Thank you so much for the explanation. Definitely look forward to the DMG suggested behaviors for these model types. In parallel, it would extremely helpful to have this kind of "hardening schema" mechanisms in place that would handle missing values, NA's and prevent these tuples from even being evaluated in the first place (please correct me if my understanding is wrong). Sure, I can open a dedicated feature request in the r2pmml project. Many thanks for your suport.

wzxiong commented 5 years ago

I got tons of type error, and I can't trace the reason: expected: 'DOUBLE', got: '4.0'. error: org.jpmml.evaluator.InvalidResultException I try to change the input to 4 str(4) float(4) decimal(4), but none of them can pass

vruusmann commented 5 years ago

expected: 'DOUBLE', got: '4.0'. error: org.jpmml.evaluator.InvalidResultException

@wzxiong The exception type o.j.e.InvalidResultException is related to the data type of the target field (aka label).

Such type exceptions generally indicate an invalid/badly generated PMML document. Which software did you use to generate your PMML document - must be some non JPMML-family software?

wzxiong commented 5 years ago

expected: 'DOUBLE', got: '4.0'. error: org.jpmml.evaluator.InvalidResultException

@wzxiong The exception type o.j.e.InvalidResultException is related to the data type of the target field (aka label).

Such type exceptions generally indicate an invalid/badly generated PMML document. Which software did you use to generate your PMML document - must be some non JPMML-family software?

I found the problem which is hard to solve, in generated pmml file there is a bound called internal "", when the input value exceed this range, that error will show up. However, after I remove all internal, the output prediciton seems to differ from original one. How the lightgbm solve this problem, they just go to the nearest bound? like if it met 100 and upper bound is 96, it will just go to 96?

wzxiong commented 5 years ago

expected: 'DOUBLE', got: '4.0'. error: org.jpmml.evaluator.InvalidResultException

@wzxiong The exception type o.j.e.InvalidResultException is related to the data type of the target field (aka label).

Such type exceptions generally indicate an invalid/badly generated PMML document. Which software did you use to generate your PMML document - must be some non JPMML-family software?

internal example \<Interval closure="feature_name" leftMargin="0.0" rightMargin="96.0"/>

vruusmann commented 5 years ago

However, after I remove all internal, the output prediciton seems to differ from original one.

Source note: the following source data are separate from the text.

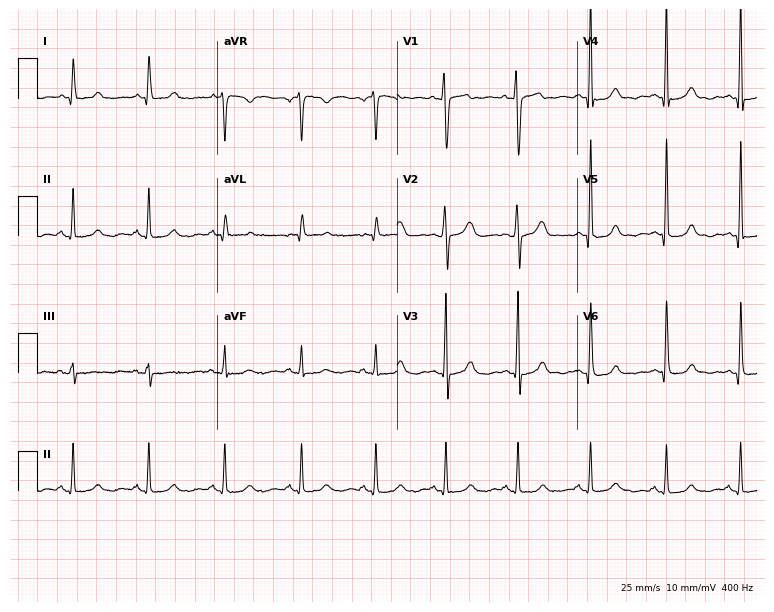
Standard 12-lead ECG recorded from a 39-year-old woman (7.3-second recording at 400 Hz). Read as a normal ECG.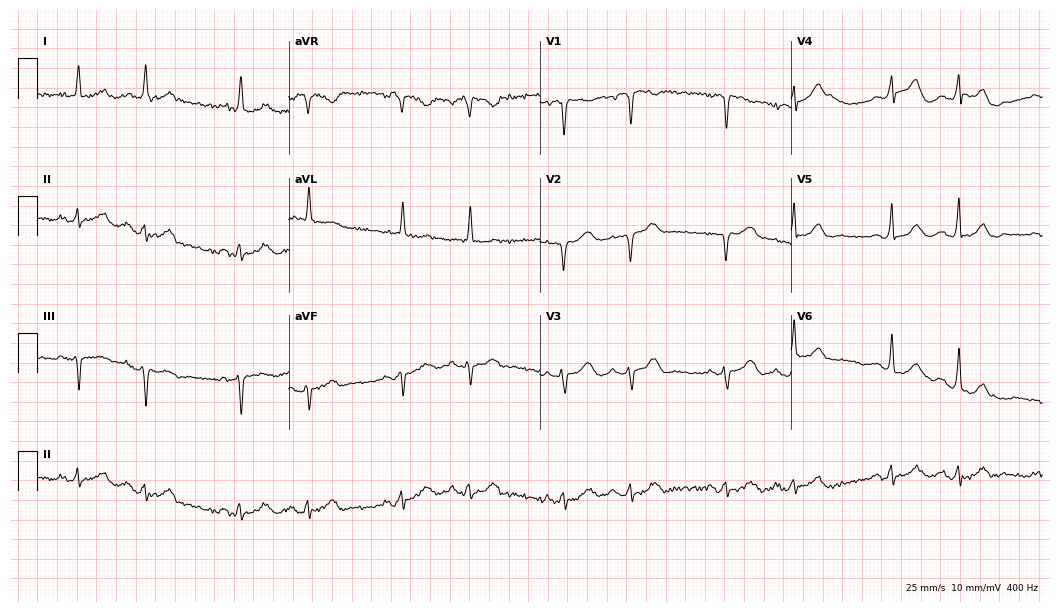
ECG (10.2-second recording at 400 Hz) — a woman, 84 years old. Screened for six findings — first-degree AV block, right bundle branch block (RBBB), left bundle branch block (LBBB), sinus bradycardia, atrial fibrillation (AF), sinus tachycardia — none is recorded.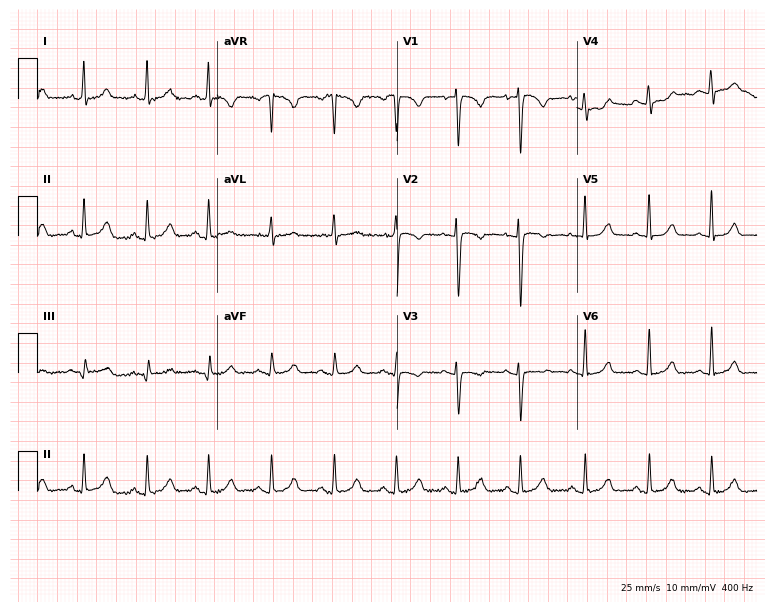
Electrocardiogram (7.3-second recording at 400 Hz), a female, 28 years old. Overall reading on record: normal ECG.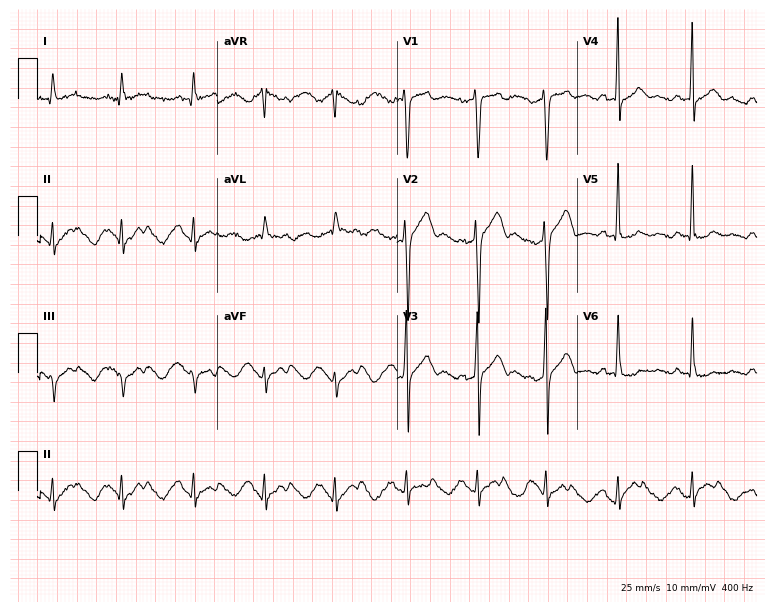
12-lead ECG from a man, 41 years old. Screened for six findings — first-degree AV block, right bundle branch block, left bundle branch block, sinus bradycardia, atrial fibrillation, sinus tachycardia — none is recorded.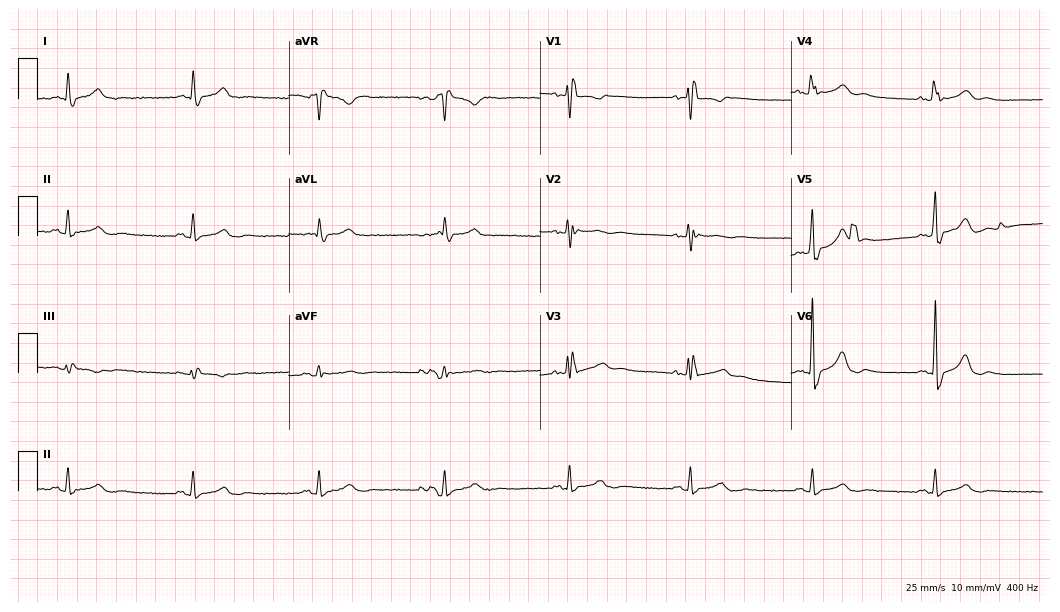
12-lead ECG from an 82-year-old male patient. Findings include sinus bradycardia (a sinus rate of 50 beats per minute or less).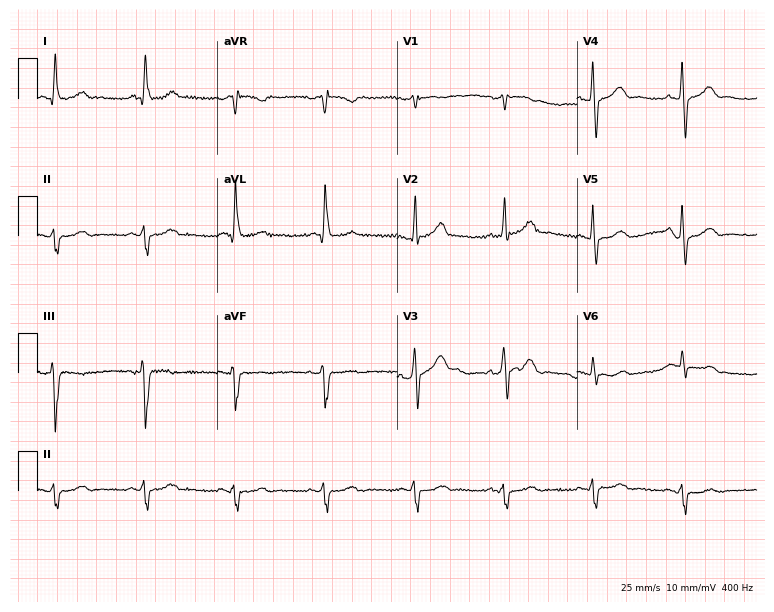
ECG — a male patient, 72 years old. Screened for six findings — first-degree AV block, right bundle branch block, left bundle branch block, sinus bradycardia, atrial fibrillation, sinus tachycardia — none is recorded.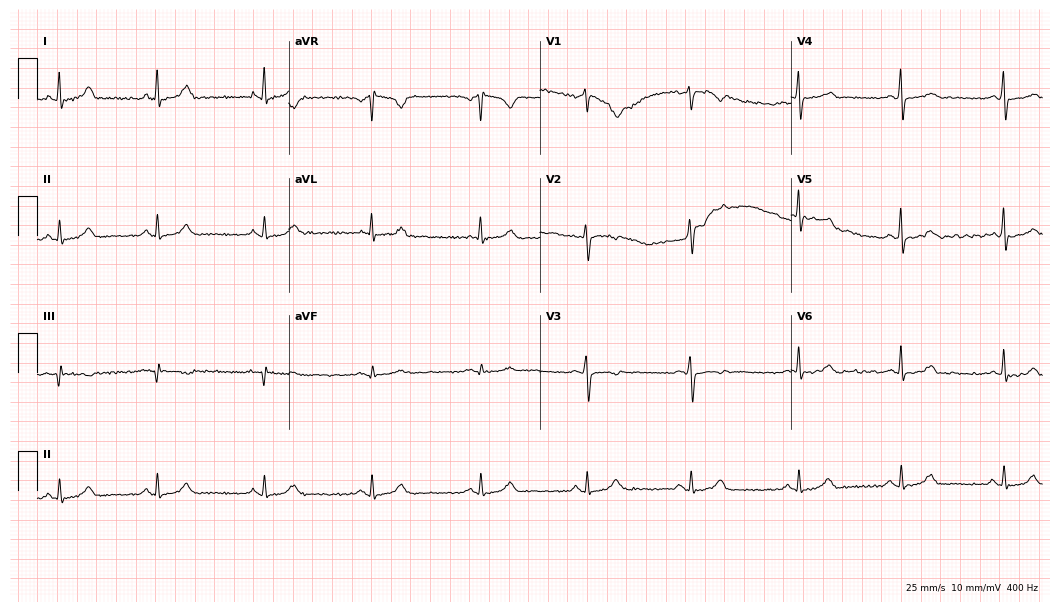
12-lead ECG (10.2-second recording at 400 Hz) from a female patient, 42 years old. Labelled as a normal ECG.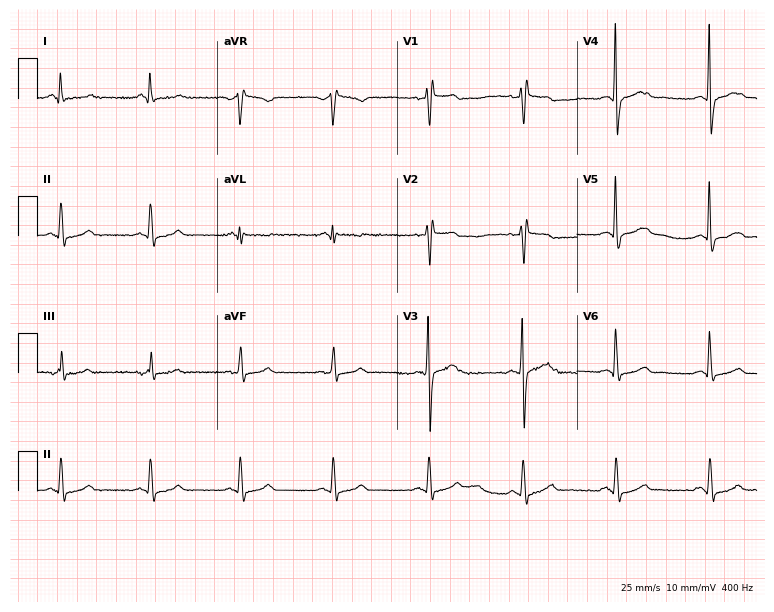
ECG — a male patient, 49 years old. Screened for six findings — first-degree AV block, right bundle branch block (RBBB), left bundle branch block (LBBB), sinus bradycardia, atrial fibrillation (AF), sinus tachycardia — none is recorded.

@wzxiong Would you mind opening a new issue with the JPMML-LightGBM project, and providing a fully reproducible example there? Something where LightGBM and LightGBM-converter-to-PMML are giving different predictions?

Our last comments have no relation to the original issue - your MiningModel element is working as expected, the problem is somehow related to input field values (outside of the intended applicability domain of the model).